Francine Hardaway is a content creator, marketer, mentor and coach. She’s a founding member of the Arizona Software Association, and the founder of the Arizona Entrepreneurship Conferences. The foundation she co-founded, the Opportunity Through Entrepreneurship Foundation, extends entrepreneurial resources to disadvantaged populations.

FRANCINE HARDAWAY

“I was all there was in entrepreneurship in Arizona for many years.”

“I’m a futurist and change junky. I have a gift for seeing what’s going to happen in the future and getting out there before it does.”

“I can embrace things that people don’t.”

“I feel bad about the Jibo Robot, it was a crowdfunded campaign. It has personality and experience that none of these other connective devices have. Amazon put the Echo on the market at the same time. They claimed the space.”

“I am not a Millennial. I am a grandmother and have all these connective devices. I’m into all this stuff.”

“I have my eye on AI and robotics. That’s the big thing that’s going to disrupt the future everywhere.”

“I coach that we’re going to have to sustain ourselves and survive. We don’t know what the jobs are that are going to be out there are. We need internal skill sets. We need personal skills that we sorely lack in the society—people skills.”

“I am not a young dude. When Google was first showing ads they’d show me things they’d show to a 35 year old guy.”

“Women with little experience can start a business. Don’t even look for a job anymore. You should start consulting with the wisdom you’ve learned from being out in the world.”

“America was founded on the principal of work. Salvation by work. We’re going to have to redefine work and success.”

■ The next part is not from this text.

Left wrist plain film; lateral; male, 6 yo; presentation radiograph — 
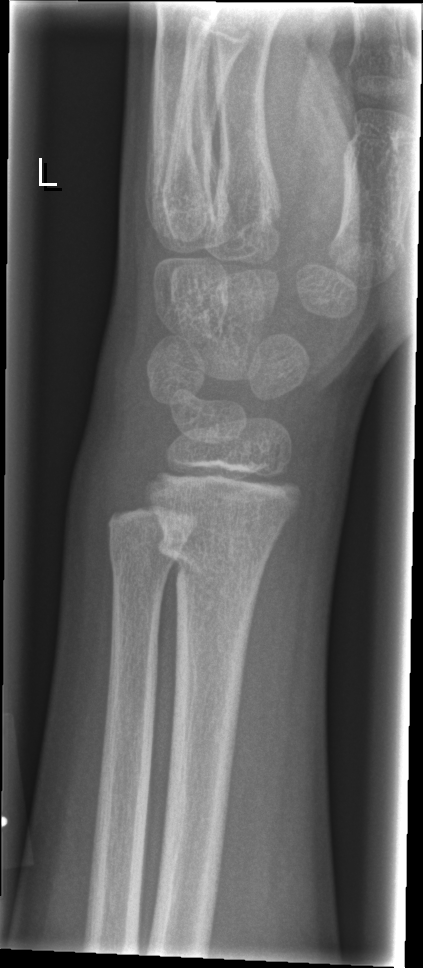 fracture: 2 @ bbox(155, 517, 275, 591); bbox(107, 533, 186, 586)
AO code: 23-M/2.1

“Lose the fear of tech. The world is full of people who helps others turn on technology. In the 90s I wrote a newsletter that helped my friends learn how to use email.”

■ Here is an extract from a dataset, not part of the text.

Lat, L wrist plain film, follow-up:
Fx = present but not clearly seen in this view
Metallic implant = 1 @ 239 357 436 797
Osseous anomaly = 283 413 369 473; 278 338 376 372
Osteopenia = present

“I realized my foster kids weren’t going to have the same opportunities I had in terms of education so I put them into business for themselves. One had a house cleaning business, one a handyman. I realized I should do this for others as well so I started Opportunity for Entrepreneurship to learn the skills.”

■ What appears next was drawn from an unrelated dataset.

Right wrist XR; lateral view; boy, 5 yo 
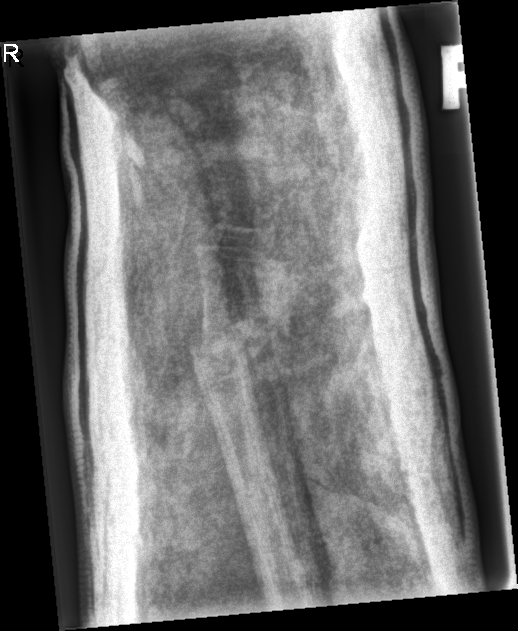 Coordinates are [x1, y1, x2, y2] in image pixels. One Fx at 184 318 272 375. Fracture classified AO/OTA 23-M/3.1.

“In 2018 we will not yet see AR or VR because Apple isn’t releasing the glasses until 2019. We’re seeing a tightening in the tech market—unicorns have turned out unable to make money. There will be less emphasis on social media. We’re going to have to give news to people in bits and pieces as opposed to aggregated news sites.”

“Everyone has the potential to be some kind of entrepreneur, you just have to figure out what kind that will be.”